Declaring two variable with the same name

Is it possible to call the same name variables which set outside of the function?
var a = $(window).width(); // I want to call this variable
if(!$.isFunction(p)){
var a = $(window).height(); // Not this one
alert(a);
}
FIDDLE
In this case, you have actually redefined the value of a. There is absolutely no way of referencing a different variable with the same name, as it just acts as a redefinition.
If you want to declare a global variable you can do so by
window.varname="This is a global variable";
And you can access the same by
alert(window.varname);
Now you can also have a local variable inside a function with the same name
var varname="This is a local variable";
And you can access it normally.
Here's your code so that you can access the global variable not the local one.
var p = ['foo',''];
window.a = $(window).width();
if(!$.isFunction(p)){
var a = $(window).height();
alert(window.a);
}
In a code snippet such as yours, the variable a is being redefined. This is because an if statement doesn't create another scope for variables. However, functions do.
In a case like this:
var a = 0; // global
function doStuff() {
var a = 10; // local
alert(a);
alert(window.a)
}
alert(a);
doStuff();
alert(a);
inside the function doStuff, the variable a is being redefined. This snipped will therefore alert the numbers 0, 10, 0, 0. This proves that the global variable is not redefined inside the function, as printing a after calling doStuff doesn't change the value of a in the global scope.

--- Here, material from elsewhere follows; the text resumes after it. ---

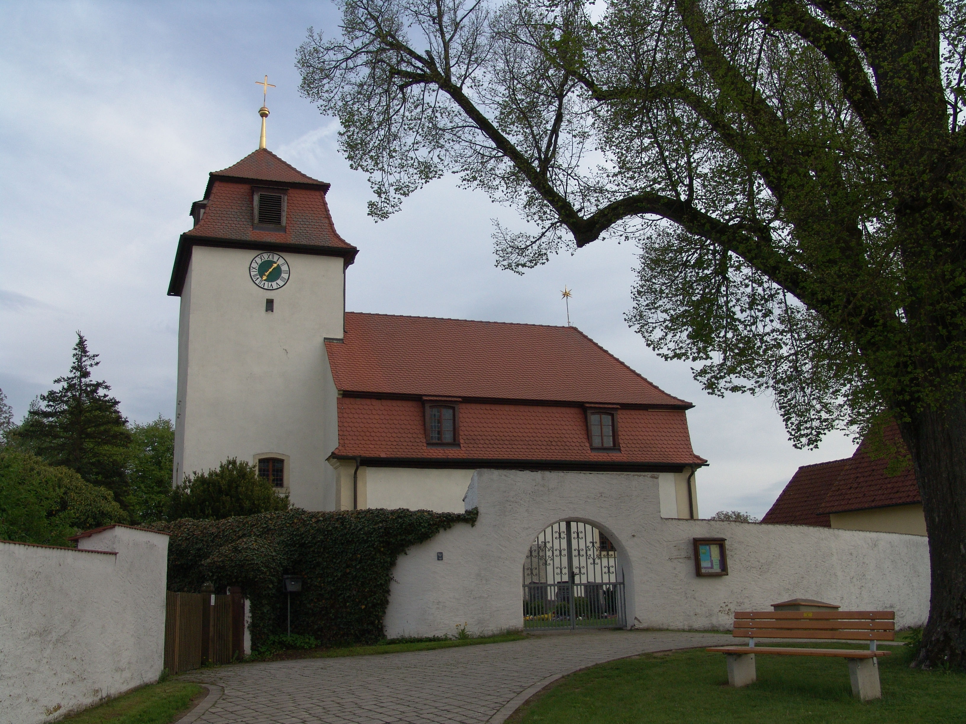 evang.-luth. Kirche St. Michael in Obermichelbach

The variable a outside of the function can be accessed, as any variable not declared in a non-global scope is placed inside the window object. However, if using this snippet (which calls an anonymous function, creating a new scope):
var a = 0; // global
function doStuff() {
var a = 10; // local
alert(a);
alert(window.a)
function() {
var a = 20; // even more local
alert(a);
alert(window.a);
}();
}
alert(a);
doStuff();
alert(a);
you cannot access the value of a inside the doStuff function. You can still access the global variable using window.a.

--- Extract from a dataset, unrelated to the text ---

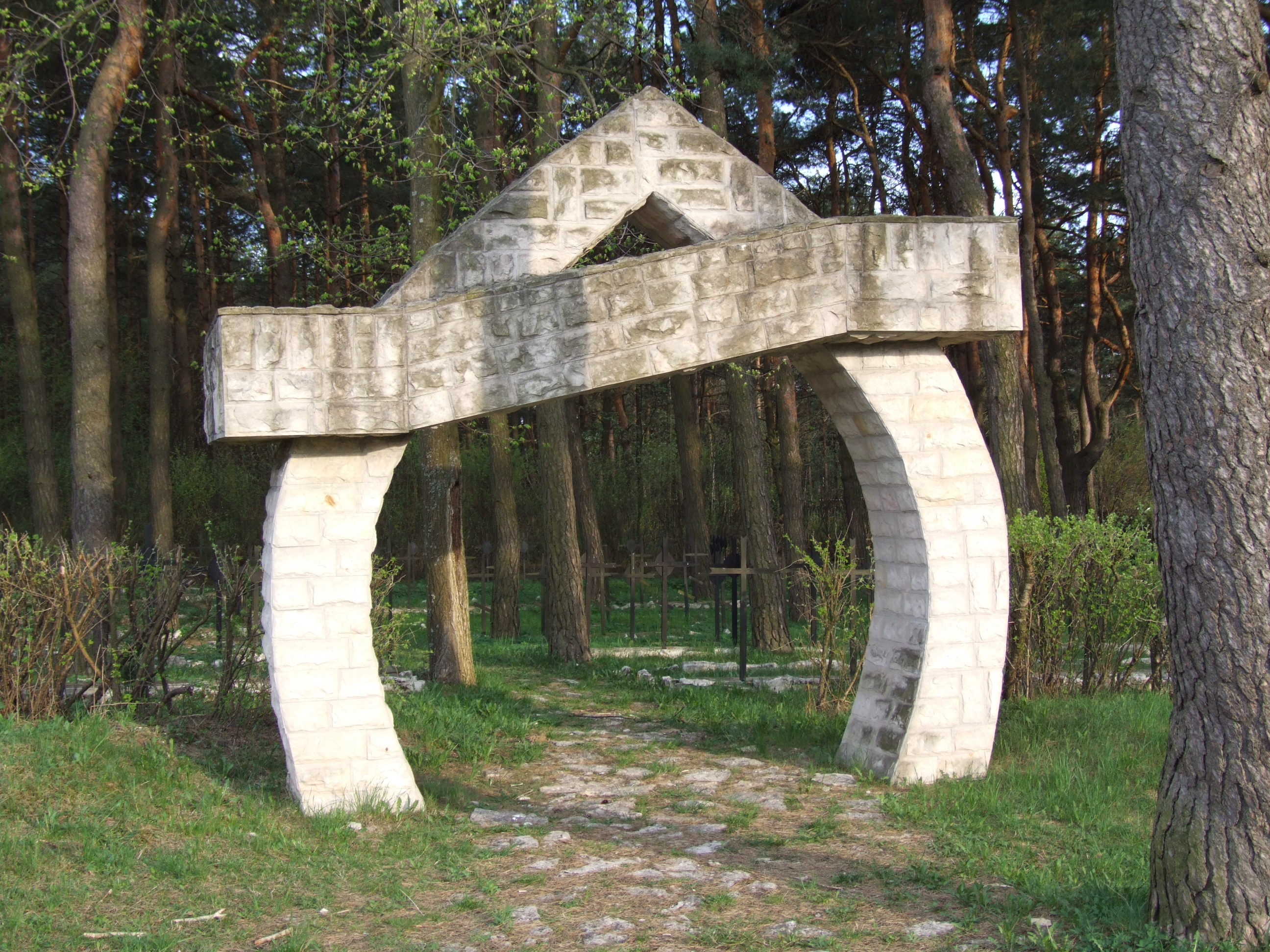 Cmentarz wojskowy w Kotowicach - brama wejściowa

In your case, however, the if statement does not create a new scope, therefore you are redefining the variable a to the new value $(window).height().
Example:
var a=10;
if(true){
var a=5;
}
alert(a)// it will return a=5;
var a=10;
var a=5;
//both are same way assign value
In js if statement is not scope it visible every where with in function . you have to change the variable name
There is no blockscope in JavaScript (at least up until ES6).
Like you seem to expect from the if block. See
What is the scope of variables in JavaScript?
for an excellent summary of scopes that do exist in JavaScript.
Beware of Hoisting
Furthermore, you shouldn't sprinkle your var declarations through your code, but explicitly put them in the top of your function. That is where Javscript will hoist them anyway:
# so if you have a function like this
var i = 5;
function testvar () {
alert(i);
var i=3;
}
testvar();
# the alert window will contain undefined.
# because internally, it's been changed into this:
var i = 5;
function testvar () {
var i;
alert(i);
i=3;
}
testvar();
Minimize use of the global scope
Read
What is meant by “leaking” into global scope?
And listen to what Doug Crockford has to say about it. Actually, take an hour and watch the whole talk.
You can do it like this:
var p = ['foo',''];
var a = $(window).width(); // I want to call this variable
if(!$.isFunction(p)){
(function(b){
var a = $(window).height();
alert(b);
})(a);
}
No need to use the global scope, just create an anonymous function and call it with a as the argument. Inside the function b is a reference to the a variable outside the function.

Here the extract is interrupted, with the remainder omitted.